UW–Madison researchers have developed a method for treating absence epilepsy with the drug ganaxolone, a synthetic neurosteroid analog that modulates GABAA receptors. The drug has shown promise for treating other forms of epilepsy but has not been recommended for absence epilepsy until now.

The researchers have found that in low doses the drug provides an optimal amount of tonic inhibition that restores function and reduces symptoms in a mouse model.
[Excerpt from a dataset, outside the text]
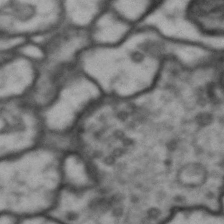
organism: Drosophila
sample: Brain

The drug may be particularly useful for treating young patients whose condition is characterized by a reduction in tonic inhibition.
(Apr 25, 2017) P140051US02

Blood-Brain Barrier Targeting Antibodies to Improve Drug Delivery

UW–Madison researchers have identified a pair of single-chain antibody fragments (scFv15 and scFv38) that may help drugs cross the BBB. The two promising new antibodies are capable of binding antigens expressed at the BBB in vivo.

The researchers panned a human scFv library to identify candidates that specifically bind to brain endothelial cell receptors and may pass through the BBB. Drugs or drug carriers could be attached to these fragments and then transported into the brain.
(Apr 25, 2017) P140126US02

Method for Error-Compensated Chemical Species Signal Separation with Magnetic Resonance Imaging

A UW–Madison researcher has developed a method for separating the relative signal contributions of multiple chemical species in which echo signal information containing errors is discarded during signal separation. The method enables production of an image with an MRI system in which relative signal contributions from the chemical species are separated while accounting for errors. It requires using multiple echo signals acquired at different times to form signal models that account for relative signal components for each chemical species. Then, each echo signal that contains errors is identified and discarded from the relative signal components for each chemical species. Finally, an image is produced using the reliable data from the relative signal components of the chemical species.
(Apr 18, 2017) P110134US01

Identifying Related Peak Sets to Boost Mass Spectrometry Throughput

UW–Madison researchers have developed an algorithm for identifying related peak sets from MS1 spectra data.

First, an intensity peak is selected from the MS1 data and its peak location is identified. Based on intensity values associated with all potentially related peak locations, an intensity score is calculated. This score determines whether or not the peak locations form a related set. Related peaks may optionally be selected for MS2 processing.